Records for this exercise Start Marker
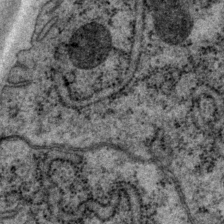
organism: P. pacificus
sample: Pharynx
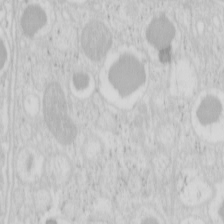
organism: Mouse
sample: Pancreas
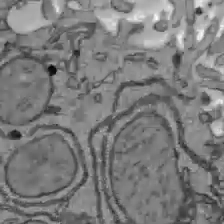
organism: C57BL Mouse
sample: Liver
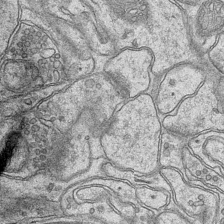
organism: Mouse
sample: CA1 Hippocampus
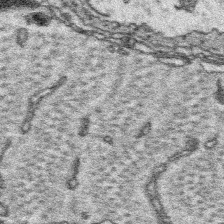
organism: Platynereis dumerilii
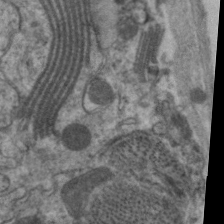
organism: C. elegans
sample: Pharynx
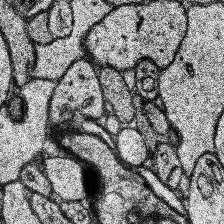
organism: Human
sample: Temporal Lobe
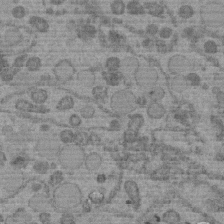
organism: C. elegans
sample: C. elegans embryo early stage
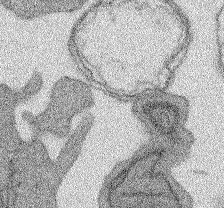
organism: Human
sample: HeLa cells
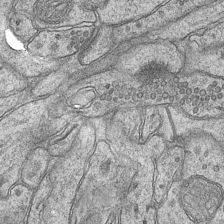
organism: Mouse
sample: CA1 Hippocampus
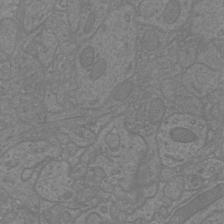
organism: Mouse
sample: Cortical neurons
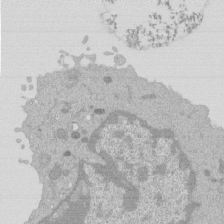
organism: Mouse
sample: Activated Pmel transgenic CD8+ T Cells
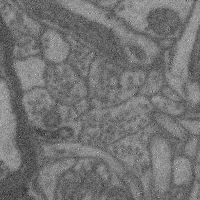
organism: Mouse
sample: Cerebral cortex
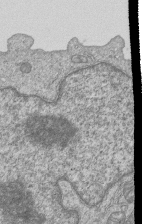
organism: Human
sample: MDA-MB-231 cells
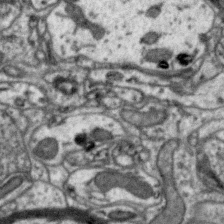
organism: Zebra finch
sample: Brain
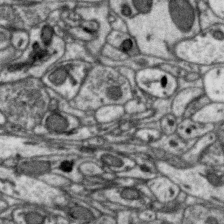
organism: Zebra finch
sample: Brain
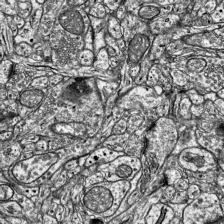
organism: Mouse
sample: Visual Cortex
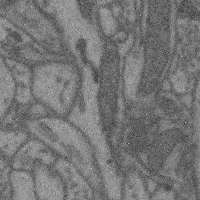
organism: Mouse
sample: Cerebral cortex
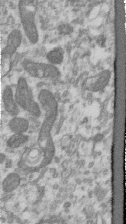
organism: Human
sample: Centriole in RPE cells
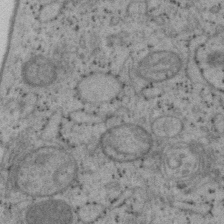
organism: Human
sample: HeLa cells
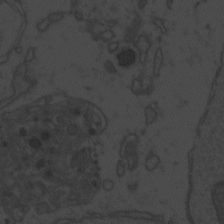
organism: Zebrafish
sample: Macrophage infected with Toxoplasma gondii
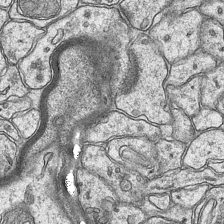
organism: Mouse
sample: CA1 Hippocampus
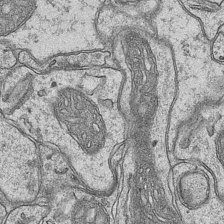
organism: Mouse
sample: CA1 Hippocampus
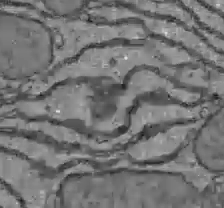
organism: C57BL Mouse
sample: Liver
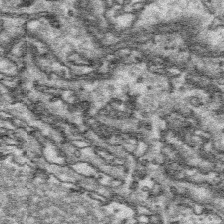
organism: Platynereis dumerilii
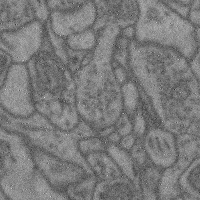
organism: Mouse
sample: Cerebral cortex
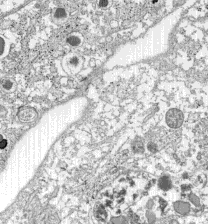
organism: C57BL Mouse
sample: Pancreatic islet
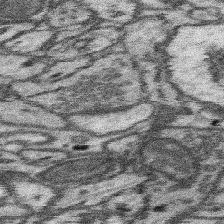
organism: Mouse
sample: Somatosensory cortex neuropil
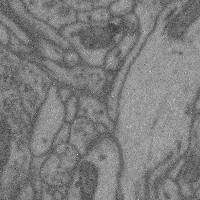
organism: Mouse
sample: Cerebral cortex
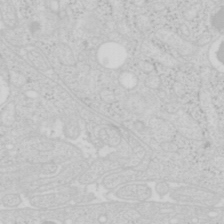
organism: Mouse
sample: Pancreas
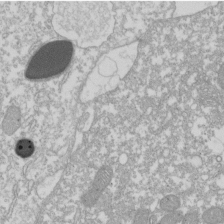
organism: Xenopus
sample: Cilia; centrioles in frog embryo cells
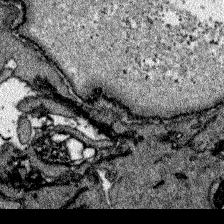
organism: Zebrafish
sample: Larval olfactory bulb
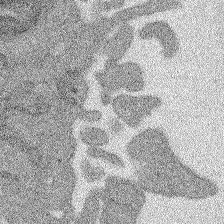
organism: Human
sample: HeLa cells
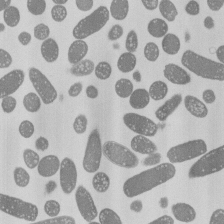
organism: E. coli
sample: Bacterial nucleoid
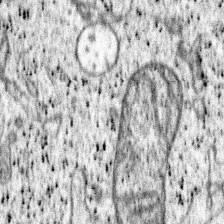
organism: Human
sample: HeLa cells
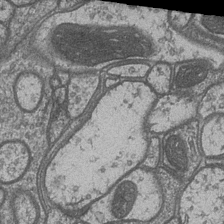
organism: Drosophila
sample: Optic medulla
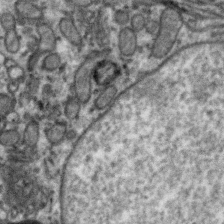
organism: Zebra finch
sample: Brain
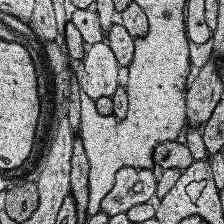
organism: Human
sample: Temporal Lobe
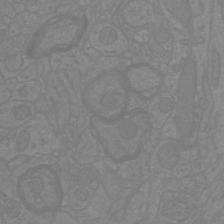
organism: Mouse
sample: Cortical neurons
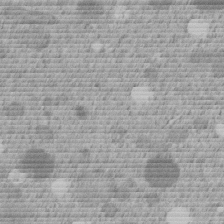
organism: C. elegans
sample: C. elegans embryo early stage
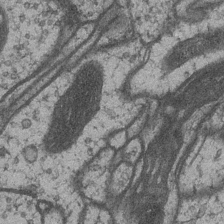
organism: Drosophila
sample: Optic medulla
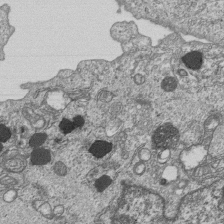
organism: Human
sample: MDA-MB-231 cells
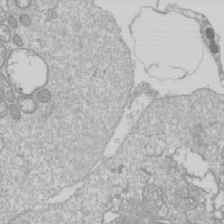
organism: Drosophila
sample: Cell division; meiosis; drosophila spermatocytes
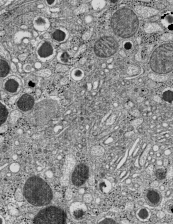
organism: C57BL Mouse
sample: Pancreatic islet
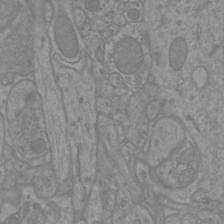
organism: Mouse
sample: Cortical neurons
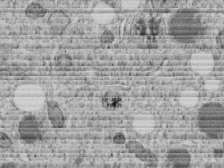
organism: C. elegans
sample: C. elegans embryo early stage
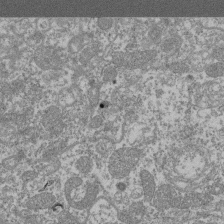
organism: Mouse
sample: Glomerulus
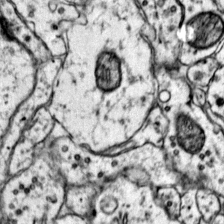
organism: Mouse
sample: Primary visual cortex
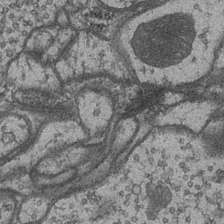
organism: Drosophila
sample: Optic medulla
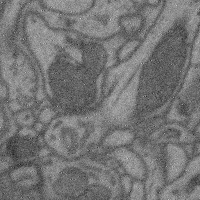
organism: Mouse
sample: Cerebral cortex
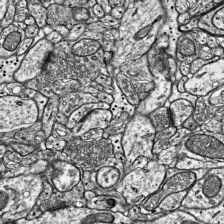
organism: Mouse
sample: Visual Cortex
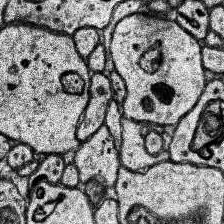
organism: Human
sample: Temporal Lobe
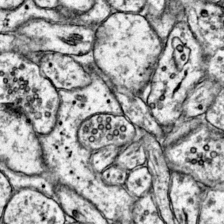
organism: Mouse
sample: Primary visual cortex
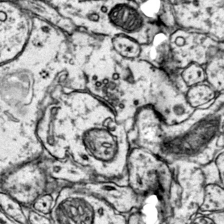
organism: Mouse
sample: Primary visual cortex
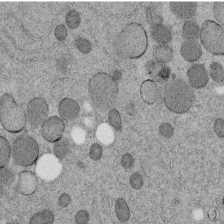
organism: C. elegans
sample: C. elegans embryo early stage
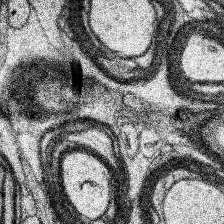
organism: Human
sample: Temporal Lobe
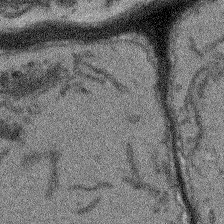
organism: Arabidopsis thaliana
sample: Root tip
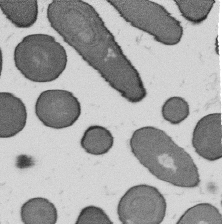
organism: B. subtilis
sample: Bacterial spore
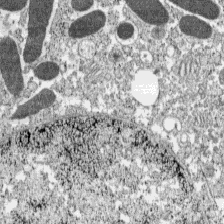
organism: C57BL Mouse
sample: Pancreatic islet
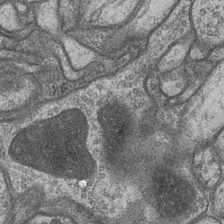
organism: Drosophila
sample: Optic medulla
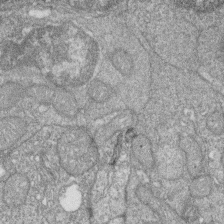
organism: Zebrafish
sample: Cilia; retinal pigment epithelium
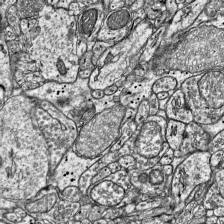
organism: Mouse
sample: Visual Cortex
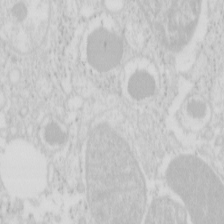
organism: Mouse
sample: Pancreas
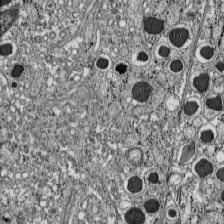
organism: C57BL Mouse
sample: Pancreatic islet
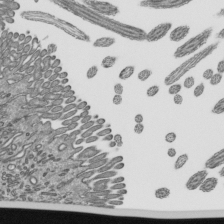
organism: Mouse
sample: Mouse epididymis efferent ductule cilia
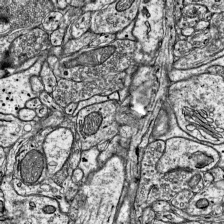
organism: Mouse
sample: Visual Cortex
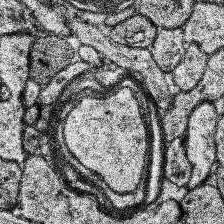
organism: Human
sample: Temporal Lobe
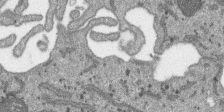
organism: Human
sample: Lung epithelial cells infected with SARS-CoV-2
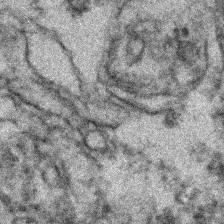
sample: Kidney
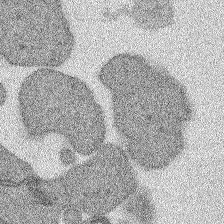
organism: Human
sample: HeLa cells
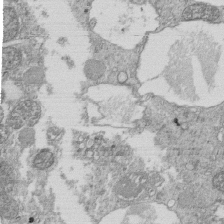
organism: Tetrahymena
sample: Cilia in tetrahymena
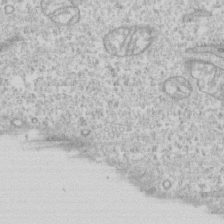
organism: Human
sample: CRL-1474
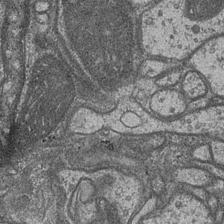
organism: Drosophila
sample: Optic medulla
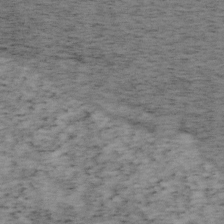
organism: Mouse
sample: OT-I killer T cells with ID8 ovarian cancer cells
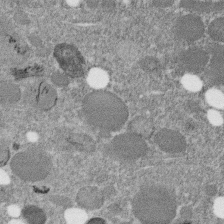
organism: C. elegans
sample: C. elegans embryo early stage
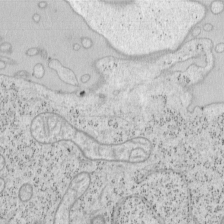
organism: Mouse
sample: OT-I killer T cells with ID8 ovarian cancer cells
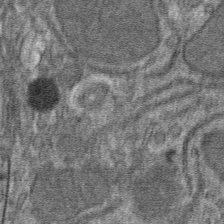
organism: Mouse
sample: Mouse hepatocytes
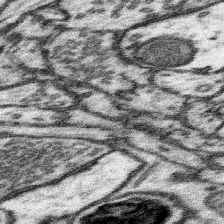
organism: Mouse
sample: Somatosensory cortex neuropil
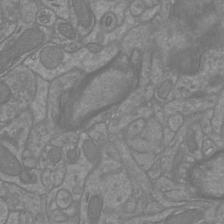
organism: Mouse
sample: Cortical neurons
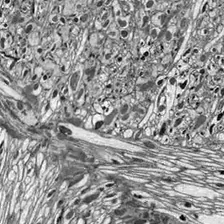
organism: Drosophila
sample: Optic lobe
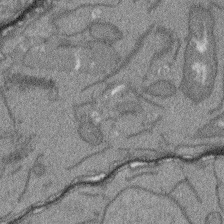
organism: Arabidopsis thaliana
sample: Root tip
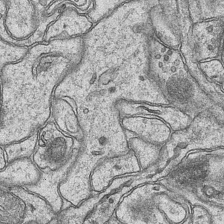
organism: Mouse
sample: CA1 Hippocampus
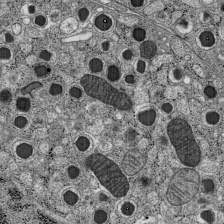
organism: C57BL Mouse
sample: Pancreatic islet
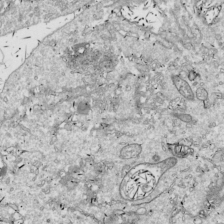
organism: Drosophila
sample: Cell division; meiosis; drosophila spermatocytes
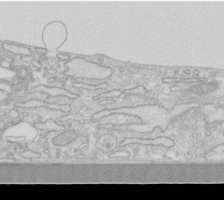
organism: Human
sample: Fibroblast cells
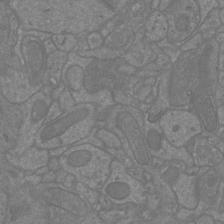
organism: Mouse
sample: Cortical neurons
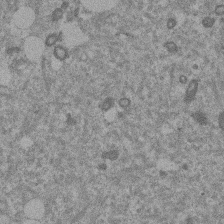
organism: Mouse
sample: Dividing mouse embryo 1 cell stage
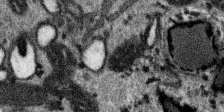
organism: Human
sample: Lung epithelial cells infected with SARS-CoV-2
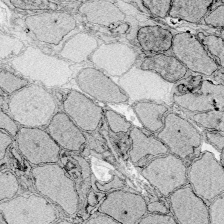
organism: Zebrafish
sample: Whole-Brain
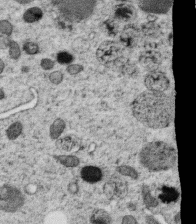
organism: C. elegans
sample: C. elegans oocyte; sperm cells
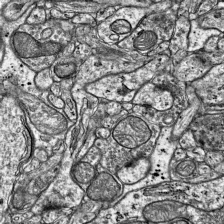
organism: Mouse
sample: Visual Cortex
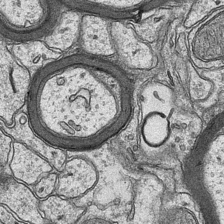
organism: Mouse
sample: CA1 Hippocampus
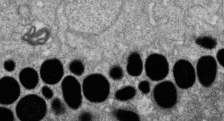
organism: Zebrafish
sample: Cilia; retinal pigment epithelium
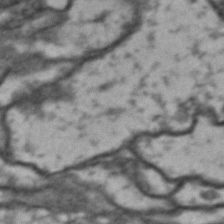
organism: Drosophila
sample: Brain
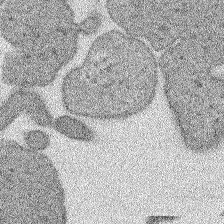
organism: Human
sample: HeLa cells
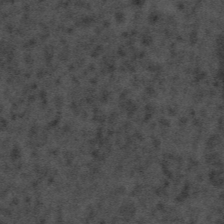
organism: Tuwongella immobilis
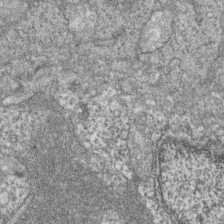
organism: Zebrafish
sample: Cilia; retinal pigment epithelium
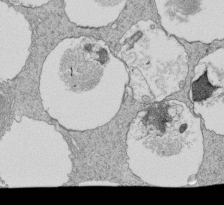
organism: Tetrahymena
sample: Cilia in tetrahymena
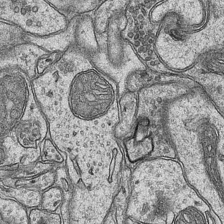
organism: Mouse
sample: CA1 Hippocampus
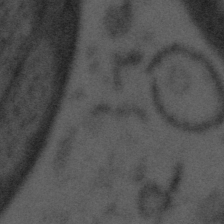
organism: Tuwongella immobilis
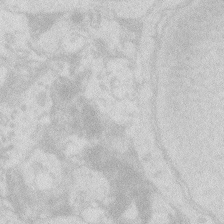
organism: Zebrafish
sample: Macrophage
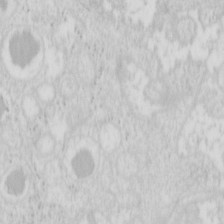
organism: Mouse
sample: Pancreas
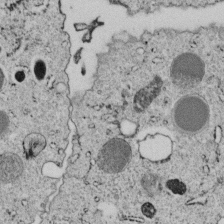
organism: C. elegans
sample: C. elegans embryo early stage
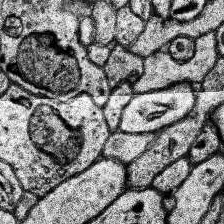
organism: Human
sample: Temporal Lobe
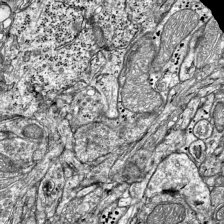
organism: Mouse
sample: Visual Cortex
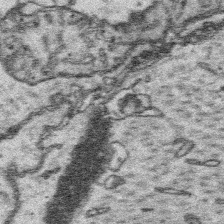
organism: Platynereis dumerilii
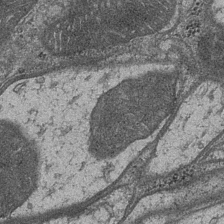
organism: Drosophila
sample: Optic medulla
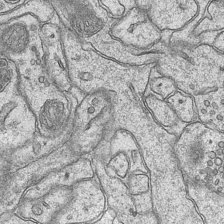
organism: Mouse
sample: CA1 Hippocampus
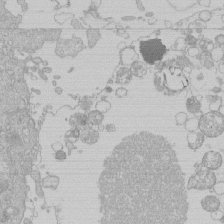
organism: Human
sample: Macrophage cells
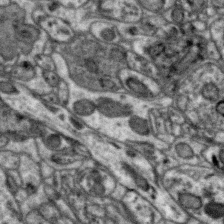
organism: Zebra finch
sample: Brain
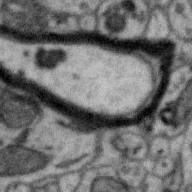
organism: Zebra finch
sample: Brain
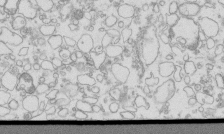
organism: Mouse
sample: Macrophages
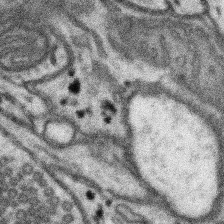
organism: Mouse
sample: Somatosensory cortex neuropil
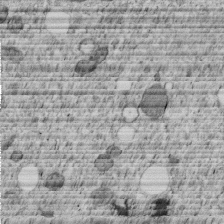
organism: C. elegans
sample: C. elegans embryo early stage
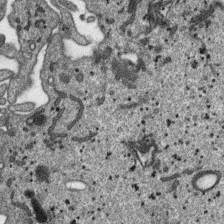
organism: Human
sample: Lung epithelial cells infected with SARS-CoV-2
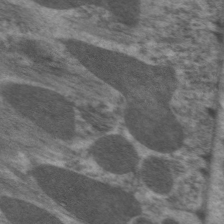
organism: C. elegans
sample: Pharynx
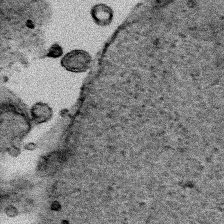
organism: Human
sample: Mitochondria in HCT116 cells
Records for this exercise End Marker
Reproduce the records exactly, images excluded.

organism: P. pacificus
sample: Pharynx
organism: Mouse
sample: Pancreas
organism: C57BL Mouse
sample: Liver
organism: Mouse
sample: CA1 Hippocampus
organism: Platynereis dumerilii
organism: C. elegans
sample: Pharynx
organism: Human
sample: Temporal Lobe
organism: C. elegans
sample: C. elegans embryo early stage
organism: Human
sample: HeLa cells
organism: Mouse
sample: CA1 Hippocampus
organism: Mouse
sample: Cortical neurons
organism: Mouse
sample: Activated Pmel transgenic CD8+ T Cells
organism: Mouse
sample: Cerebral cortex
organism: Human
sample: MDA-MB-231 cells
organism: Zebra finch
sample: Brain
organism: Zebra finch
sample: Brain
organism: Mouse
sample: Visual Cortex
organism: Mouse
sample: Cerebral cortex
organism: Human
sample: Centriole in RPE cells
organism: Human
sample: HeLa cells
organism: Zebrafish
sample: Macrophage infected with Toxoplasma gondii
organism: Mouse
sample: CA1 Hippocampus
organism: Mouse
sample: CA1 Hippocampus
organism: C57BL Mouse
sample: Liver
organism: Platynereis dumerilii
organism: Mouse
sample: Cerebral cortex
organism: C57BL Mouse
sample: Pancreatic islet
organism: Mouse
sample: Somatosensory cortex neuropil
organism: Mouse
sample: Cerebral cortex
organism: Mouse
sample: Pancreas
organism: Xenopus
sample: Cilia; centrioles in frog embryo cells
organism: Zebrafish
sample: Larval olfactory bulb
organism: Human
sample: HeLa cells
organism: E. coli
sample: Bacterial nucleoid
organism: Human
sample: HeLa cells
organism: Drosophila
sample: Optic medulla
organism: Zebra finch
sample: Brain
organism: Human
sample: Temporal Lobe
organism: Mouse
sample: Cortical neurons
organism: C. elegans
sample: C. elegans embryo early stage
organism: Drosophila
sample: Optic medulla
organism: Human
sample: MDA-MB-231 cells
organism: Drosophila
sample: Cell division; meiosis; drosophila spermatocytes
organism: C57BL Mouse
sample: Pancreatic islet
organism: Mouse
sample: Cortical neurons
organism: C. elegans
sample: C. elegans embryo early stage
organism: Mouse
sample: Glomerulus
organism: Mouse
sample: Primary visual cortex
organism: Drosophila
sample: Optic medulla
organism: Mouse
sample: Cerebral cortex
organism: Mouse
sample: Visual Cortex
organism: Human
sample: Temporal Lobe
organism: Mouse
sample: Primary visual cortex
organism: Mouse
sample: Primary visual cortex
organism: C. elegans
sample: C. elegans embryo early stage
organism: Human
sample: Temporal Lobe
organism: Arabidopsis thaliana
sample: Root tip
organism: B. subtilis
sample: Bacterial spore
organism: C57BL Mouse
sample: Pancreatic islet
organism: Drosophila
sample: Optic medulla
organism: Zebrafish
sample: Cilia; retinal pigment epithelium
organism: Mouse
sample: Visual Cortex
organism: Mouse
sample: Pancreas
organism: C57BL Mouse
sample: Pancreatic islet
organism: Mouse
sample: Mouse epididymis efferent ductule cilia
organism: Mouse
sample: Visual Cortex
organism: Human
sample: Temporal Lobe
organism: Human
sample: Lung epithelial cells infected with SARS-CoV-2
sample: Kidney
organism: Human
sample: HeLa cells
organism: Tetrahymena
sample: Cilia in tetrahymena
organism: Human
sample: CRL-1474
organism: Drosophila
sample: Optic medulla
organism: Mouse
sample: OT-I killer T cells with ID8 ovarian cancer cells
organism: C. elegans
sample: C. elegans embryo early stage
organism: Mouse
sample: OT-I killer T cells with ID8 ovarian cancer cells
organism: Mouse
sample: Mouse hepatocytes
organism: Mouse
sample: Somatosensory cortex neuropil
organism: Mouse
sample: Cortical neurons
organism: Drosophila
sample: Optic lobe
organism: Arabidopsis thaliana
sample: Root tip
organism: Mouse
sample: CA1 Hippocampus
organism: C57BL Mouse
sample: Pancreatic islet
organism: Drosophila
sample: Cell division; meiosis; drosophila spermatocytes
organism: Human
sample: Fibroblast cells
organism: Mouse
sample: Cortical neurons
organism: Mouse
sample: Dividing mouse embryo 1 cell stage
organism: Human
sample: Lung epithelial cells infected with SARS-CoV-2
organism: Zebrafish
sample: Whole-Brain
organism: C. elegans
sample: C. elegans oocyte; sperm cells
organism: Mouse
sample: Visual Cortex
organism: Mouse
sample: CA1 Hippocampus
organism: Zebrafish
sample: Cilia; retinal pigment epithelium
organism: Drosophila
sample: Brain
organism: Human
sample: HeLa cells
organism: Tuwongella immobilis
organism: Zebrafish
sample: Cilia; retinal pigment epithelium
organism: Tetrahymena
sample: Cilia in tetrahymena
organism: Mouse
sample: CA1 Hippocampus
organism: Tuwongella immobilis
organism: Zebrafish
sample: Macrophage
organism: Mouse
sample: Pancreas
organism: C. elegans
sample: C. elegans embryo early stage
organism: Human
sample: Temporal Lobe
organism: Mouse
sample: Visual Cortex
organism: Platynereis dumerilii
organism: Drosophila
sample: Optic medulla
organism: Mouse
sample: CA1 Hippocampus
organism: Human
sample: Macrophage cells
organism: Zebra finch
sample: Brain
organism: Zebra finch
sample: Brain
organism: Mouse
sample: Macrophages
organism: Mouse
sample: Somatosensory cortex neuropil
organism: C. elegans
sample: C. elegans embryo early stage
organism: Human
sample: Lung epithelial cells infected with SARS-CoV-2
organism: C. elegans
sample: Pharynx
organism: Human
sample: Mitochondria in HCT116 cells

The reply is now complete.